While radical alternatives are legitimate, the starting point for the content moderation conversation seems to be that such platforms have a role in society. The seeming intractability of speech choices should then urge stakeholders to collaborate in order to move the problem forward. Far from proposing what others have called “cartelization,” cooperation in content moderation can lead to mutual understanding between government, civil society and platforms, complementary actions, and potentially a less toxic online environment.
Appeals processes matter
Though the structure of the Board mirrors an appellate judiciary, it lacks important characteristics like institutional legitimacy, a constitution, and co-equal branches of government. However, appeals themselves have increasingly been tools used by policymakers, especially in the EU for the Digital Services Act, to ensure better rights protection for users. The Santa Clara Principles count appeals as one of three foundational pillars in transparency and accountability. An insufficient but necessary solution, appeals should be in the toolbox of both regulators and platforms.

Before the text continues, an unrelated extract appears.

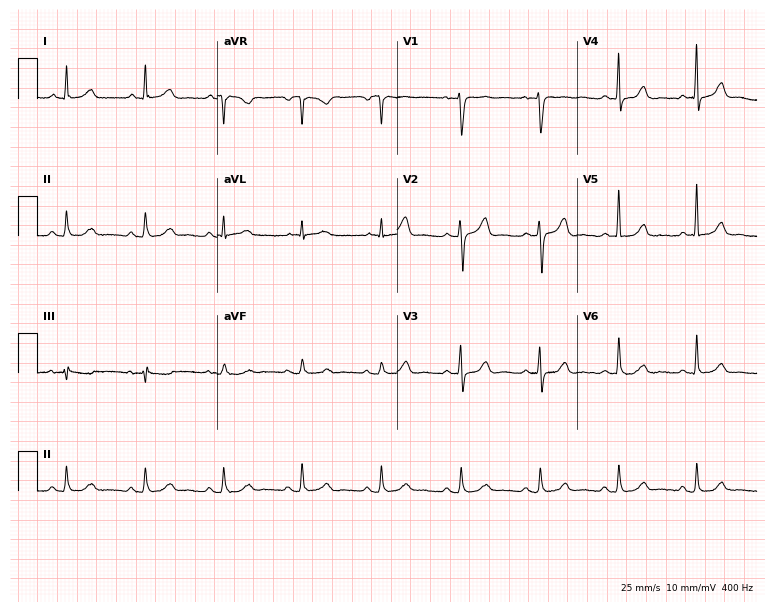
ECG (7.3-second recording at 400 Hz) — a 66-year-old male. Labelled as a normal ECG.

Proper private governance can work
The case of the Oversight Board could end up as a cautionary tale against private governance: A large successful company sets up a pseudo-judiciary with limited powers to stave off regulation while concurrently trying to shape any potential regulation for the rest of the industry. However, platforms are already performing “private ordering” through their terms of service. Further, their actions on speech, within a complementary ecosystem, constitute governance choices. Creating private governance systems that institutionalize and make visible the actions and policies underlying them, and subject them to potential change, should be uncontroversial. Private governance, industry-wide with proper guardrails, transparency, and inclusion of other stakeholders could lead to solutions that the U.S. government can’t legislate but could encourage.